Since 2014 one of the things I’ve been trying to do with our services is to lean towards Data Streaming while breaking up all the monolithic-like services into much more specific ones. One of those services was the one in charge of receiving data and inserting into our Data warehouse, the truth is that although the endpoint and the importer were separated it could not keep up with that amount of traffic we decided to track.
Enter Kinesis Firehose.
When Kinesis Firehose was announced I knew for sure it will be great solution for our problem, but sadly I couldn’t make the switch, lack of resources, different priorities and what not. That changed until recently, and oh boy what a nice change.

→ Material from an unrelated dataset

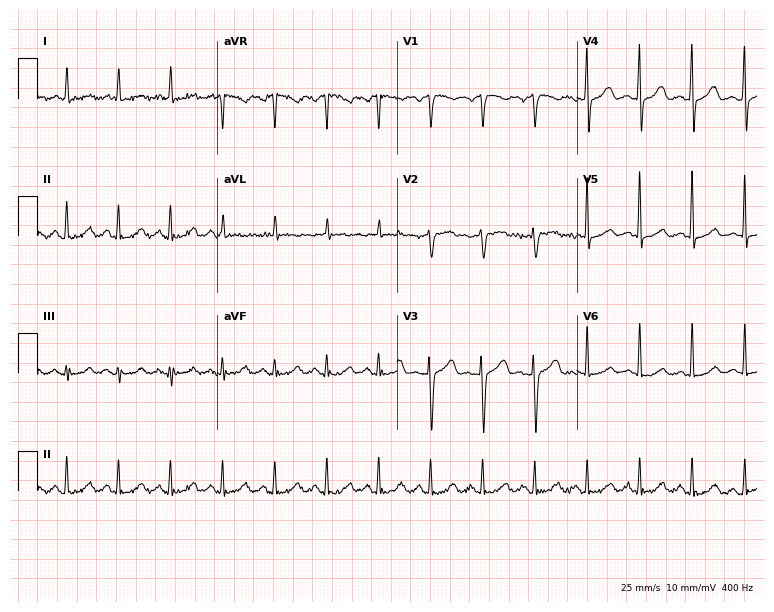
Standard 12-lead ECG recorded from a female patient, 69 years old (7.3-second recording at 400 Hz). None of these six findings is recorded: first-degree AV block, right bundle branch block (RBBB), left bundle branch block (LBBB), sinus bradycardia, atrial fibrillation (AF), sinus tachycardia.

Not only we get the usual benefits of using a Data Stream, but also we can handle much more traffic and all the data is copied into Redshift with no problems. Now, the truth is there some things, not at lot, to consider when making this change.
If you are familiar with Redshift, then you already know what to do, but if not keep at least the following things in mind:
- Values must be correctly escaped and truncated, use your COPY options wisely.
- When adding new columns to the schema make sure you use FILLRECORD in the COPY Command options in Kinesis.
- Sending data to Firehose takes time, make sure you send all of it asynchronously.
- Use PutRecordBatch and send as much data as possible, the maximum is 4 MB.
Thoughts so far
I’m pleased with the performance of Kinesis Firehose and, obviously, Redshift; I’m also happy we have this ready and battletested before the holiday season.